On the far-right, we find numerous religious-nationalist actors raging against the West and pressuring President Aleksandar Vucic to expand ties with Russia, reverse the country’s path to the EU and partnership with NATO, and take assertive action to protect the Serbian community in Kosovo.
Liberal forces, smaller by comparison, advocate for Serbia’s immediate alignment with EU foreign policy and rejection of domestic policies demanded by conservative and far-right groups. So, it is no surprise that Serbia’s media ecosystem is no less polarized, if not toxic.
On one side stand pro-government tabloids and broadcasters, who routinely depict Vucic as the bulwark against liberal meddling and play to nationalist, socially conservative, and pro-Russian audiences. These outlets often overcompensate to protect Vucic’s “right flank,” working to help his ruling party prevent defections of nationalist voters to far-right parties that oppose any accommodation with the West. Many of these organizations have been penetrated or suborned by Russian or Russian-backed funding.
On the other side are the corporation United Media’s outlets: N1, Nova, and Danas. They are often labeled “independent,” yet their editorial line is less about independence than opposition. Their journalism frequently defaults to criticizing Vucic in ways that mirror partisan attack politics.
In this highly charged environment, the leak of a secretly recorded phone call between Telecom Serbia’s chief executive and a United Media executive has set off a storm in Belgrade.
In the recording, published by the Organized Crime and Corruption Reporting Project (OCCRP), the two allegedly discussed removing an executive at United Media’s N1 television station at Vucic’s request. Anti-government outlets seized on the tape as proof of political interference in the press, while pro-government outlets blasted it as illegally obtained and edited.
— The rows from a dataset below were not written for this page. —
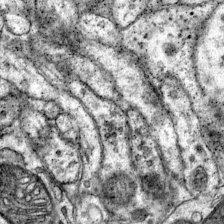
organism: Mouse
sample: Primary visual cortex
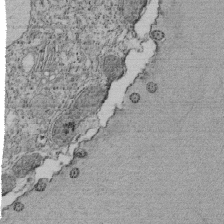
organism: Tetrahymena
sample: Cilia in tetrahymena
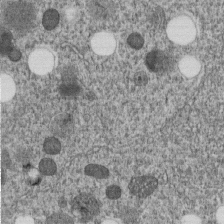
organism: C. elegans
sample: C. elegans embryo early stage
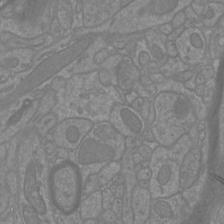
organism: Mouse
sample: Cortical neurons
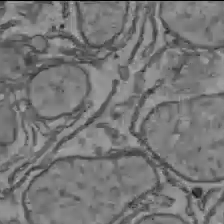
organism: C57BL Mouse
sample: Liver
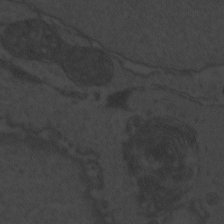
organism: Zebrafish
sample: Macrophage infected with Toxoplasma gondii
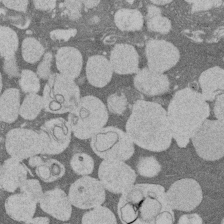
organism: Rat
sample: Salivary granule
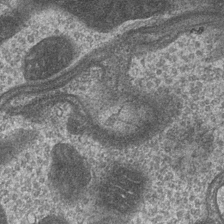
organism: Drosophila
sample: Optic medulla
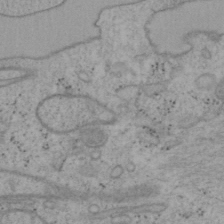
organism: Human
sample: HeLa cells
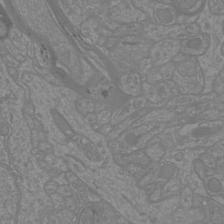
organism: Mouse
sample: Cortical neurons
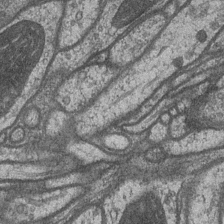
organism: Drosophila
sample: Optic medulla
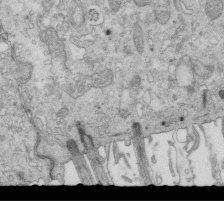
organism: Mouse
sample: Multiciliated cells
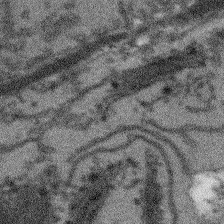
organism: Arabidopsis thaliana
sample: Root tip
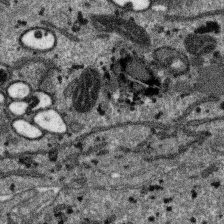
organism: Human
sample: Lung epithelial cells infected with SARS-CoV-2
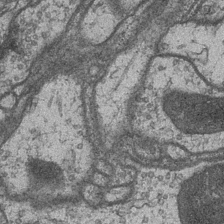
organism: Drosophila
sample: Optic medulla
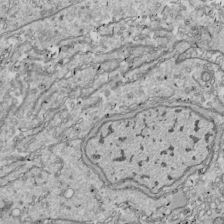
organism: Drosophila
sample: Cell division; meiosis; drosophila spermatocytes
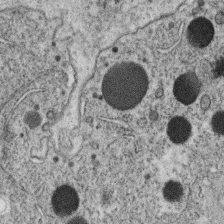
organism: C. elegans
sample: C. elegans oocyte; sperm cells
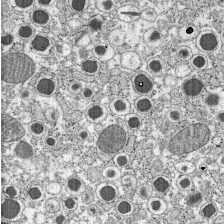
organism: C57BL Mouse
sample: Pancreatic islet
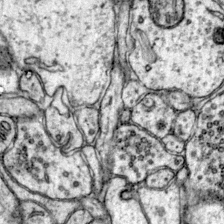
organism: Mouse
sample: Primary visual cortex
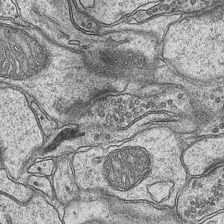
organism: Mouse
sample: CA1 Hippocampus
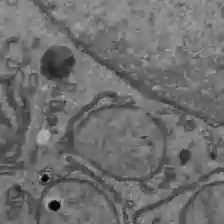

The controversy underscores a deeper truth about Serbia’s information environment: the media landscape is as polarized as Serbian society. Just as divisions between nationalists and liberals polarize Serbia, the press splits into two bitter camps - one aligned with the government, the other against it.
While United Media outlets often frame their coverage with pro-Western or liberal arguments, they at times lean on Russian voices when it serves the goal of undermining Vucic - highlighting the opportunistic nature of their editorial stance.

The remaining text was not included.